Fair Work Commission has highlighted widespread public support for reps on boards

A poll by Survation for the Unions21 Fair Work Commission has highlighted widespread public support for legally guaranteed employee board representatives.

 

The poll revealed that 76% of UK employees and 89% of trade union members are in favour of workforce representatives sitting on company boards of directors, with only 6% of respondents opposed to the idea.

 

Those employees who voted Labour in 2010 were the most favourably disposed, with 85% in support, followed by Liberal Democrat voters with 81% and Conservative voters with 70%.

 

The most popular proportion was 10-20% of board seats, with over half of all respondents (53%) saying they would support 10% or 20% of seats on company boards being reserved by law for workforce representatives.

 

Only 7% of employees were opposed to legally reserving any seats for workforce representatives.

 

This news comes after a period of considerable political interest in improving corporate governance and making companies more accountable to their various stakeholders.

 

All three party leaders have spoken in the last 18 months about the need to move towards more ‘responsible capitalism’ and a ‘John Lewis Economy’, and both Ed Miliband and Nick Clegg have expressed support for the idea of workers sitting on remuneration committees, but as of yet there has been little in the way of concrete action in this area.

 

Unions21 Chair Sue Ferns said:

“This polling data confirms there is a strong appetite to do business differently.
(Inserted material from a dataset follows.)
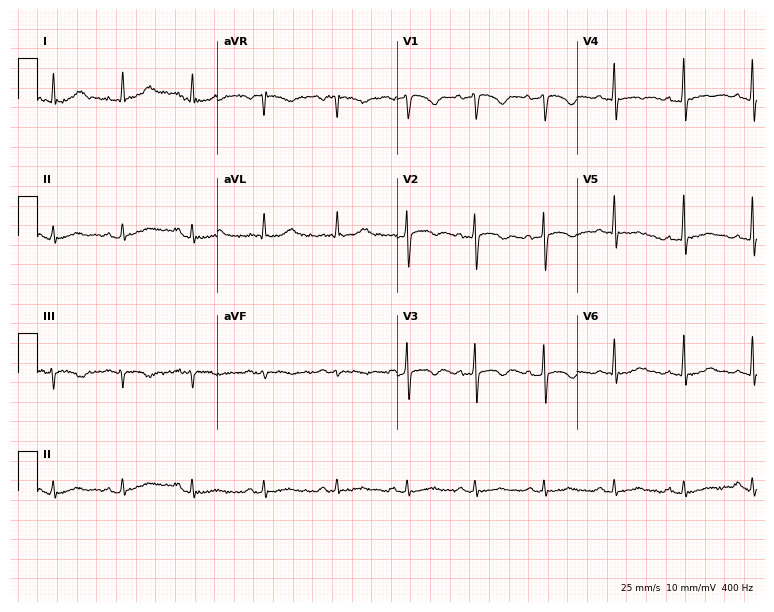
Resting 12-lead electrocardiogram. Patient: a male, 51 years old. None of these six findings is recorded: first-degree AV block, right bundle branch block, left bundle branch block, sinus bradycardia, atrial fibrillation, sinus tachycardia. Other findings, if any, are not listed.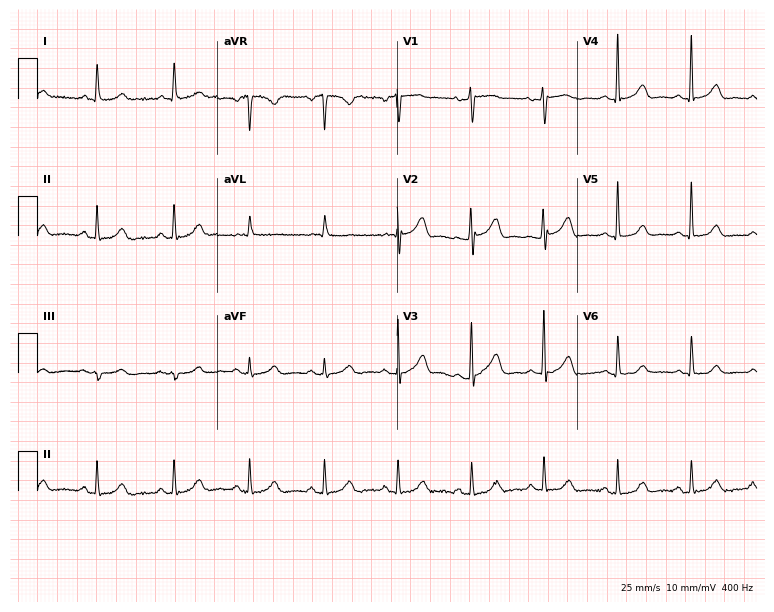
Standard 12-lead ECG recorded from a woman, 53 years old (7.3-second recording at 400 Hz). Read as a normal ECG.

It adds weight to the initial findings of the Workplace Employment Relations Survey showing an association between involvement in decision-making and commitment to the organisation. Everyone would benefit from a change in approach, as is already evident from good practice elsewhere in Europe.”

 

Speaking about the results at a meeting of the Compass Progressive Alliance at TUC Congress House this morning, Unions21 Director Dan Whittle said:

“At the CBI conference in November Sir Roger Carr said big business had forgotten to fair. Consensus has broken out across age groups, genders and political persuasions that to help repair the damage we need more boardroom accountability. Alongside union collective bargaining, new ways to promote employee voice need to be considered – with worker reps on boards a tried, tested and popular example.”

 

Survation Chief Executive, Damian Lyons Lowe, commented on the findings saying “with over three quarters of the UK’s workforce supporting the idea of employee board representatives, including a clear majority of the voters for all three main parties, this appears to be an idea whose time has come. There has been lots of talking about possible ways to improve corporate accountability over the last few years, and there is clearly now an appetite among the general public to see words translated into action.”

 

Survation polled 1,004 workers in full and part time employment between 1st – 4th February 2013.